[Stored records]:
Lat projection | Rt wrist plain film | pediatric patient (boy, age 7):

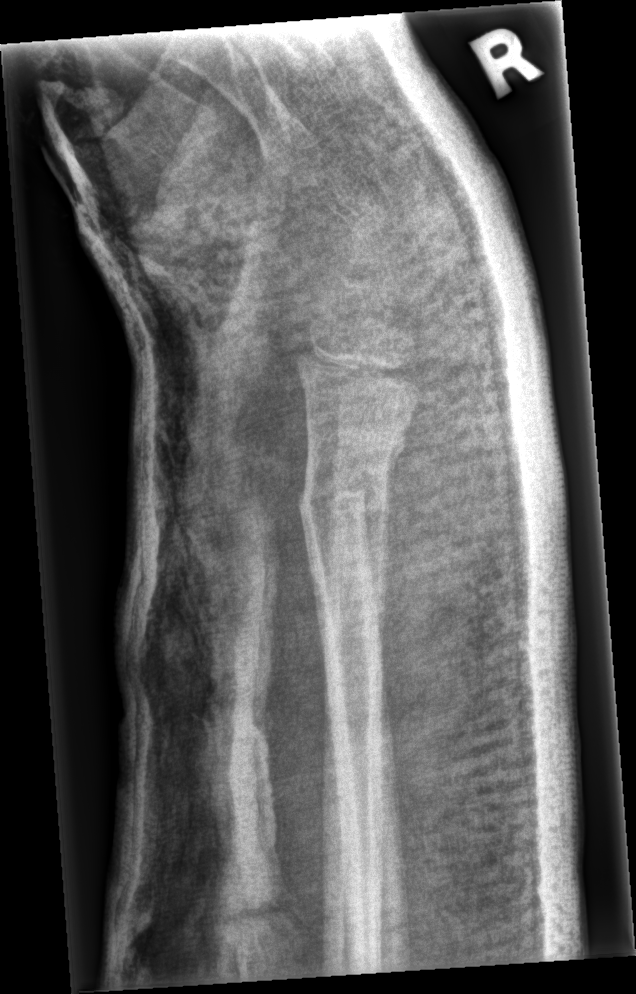 Fx: 1 @ bbox(294, 460, 393, 538)
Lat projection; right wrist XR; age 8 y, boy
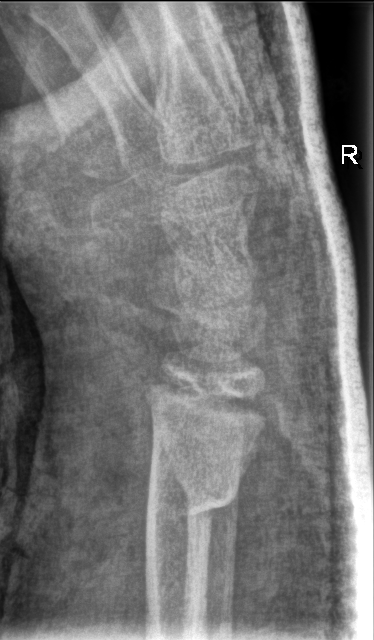

Bone fracture: (140, 462, 243, 536). AO/OTA classification: 23-M/2.1.
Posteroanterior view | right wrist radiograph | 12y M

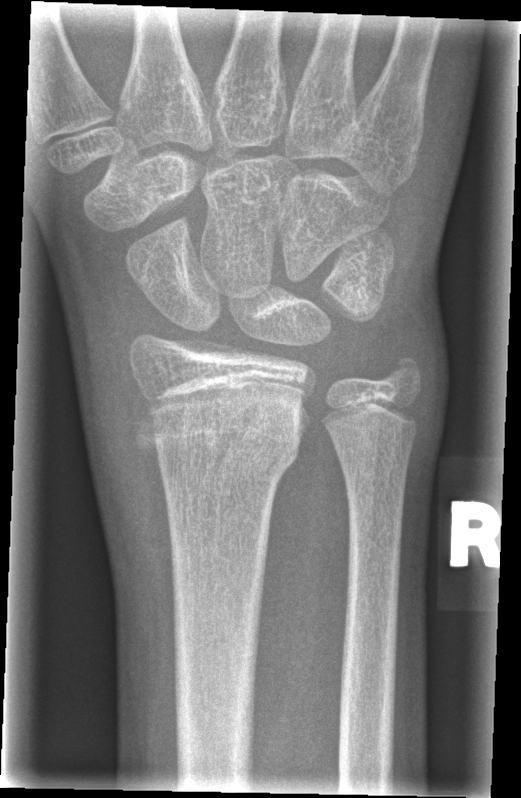 Fractures — [x1=129, y1=372, x2=312, y2=495] [x1=379, y1=347, x2=427, y2=406].
Fracture classified AO/OTA 23r-E/2.1; 23u-E/7.
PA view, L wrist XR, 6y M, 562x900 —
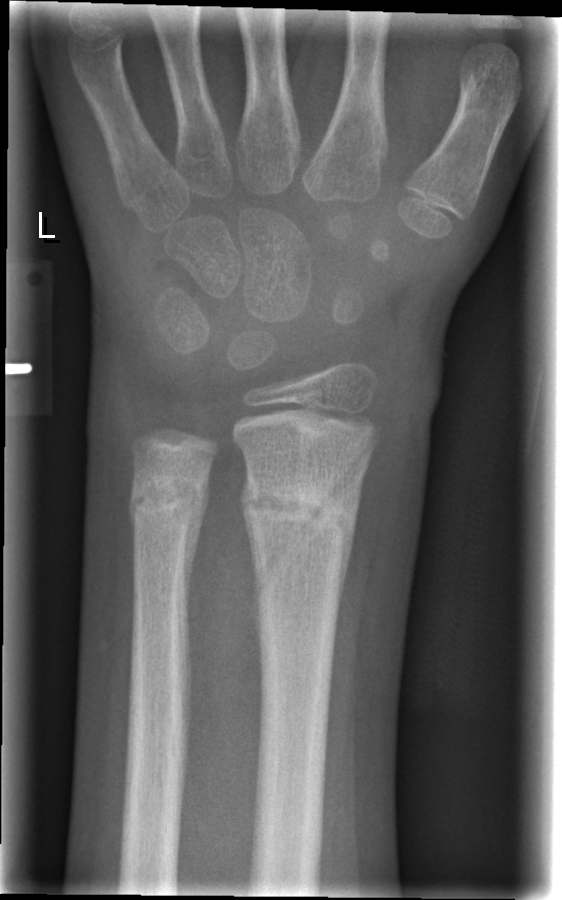
Boxes as x1,y1,x2,y2 (top-left / bottom-right, pixel units). Periosteal new bone: (184, 484, 210, 612); (336, 486, 356, 606); (241, 476, 255, 584). Fracture classified AO/OTA 23r-M/3.1; 23u-M/2.1. Fx — (236, 460, 363, 537); (124, 465, 213, 528).
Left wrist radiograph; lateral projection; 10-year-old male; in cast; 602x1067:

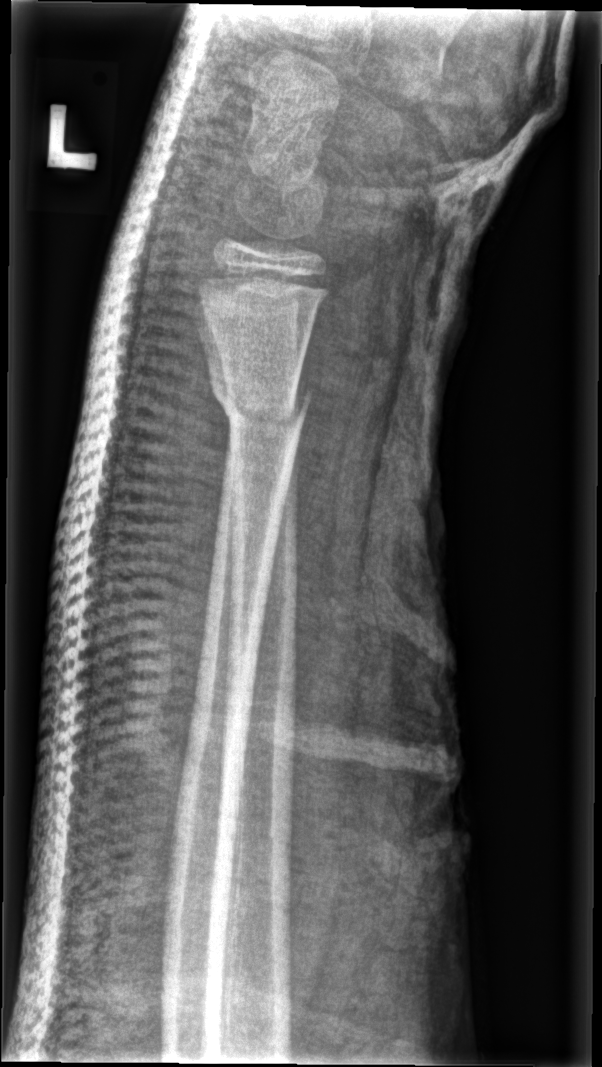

[WHAT IS REQUIRED]: Copy all the lines above that hold the string "view".

[WRITTEN ANSWER]:
Posteroanterior view | right wrist radiograph | 12y M
PA view, L wrist XR, 6y M, 562x900 —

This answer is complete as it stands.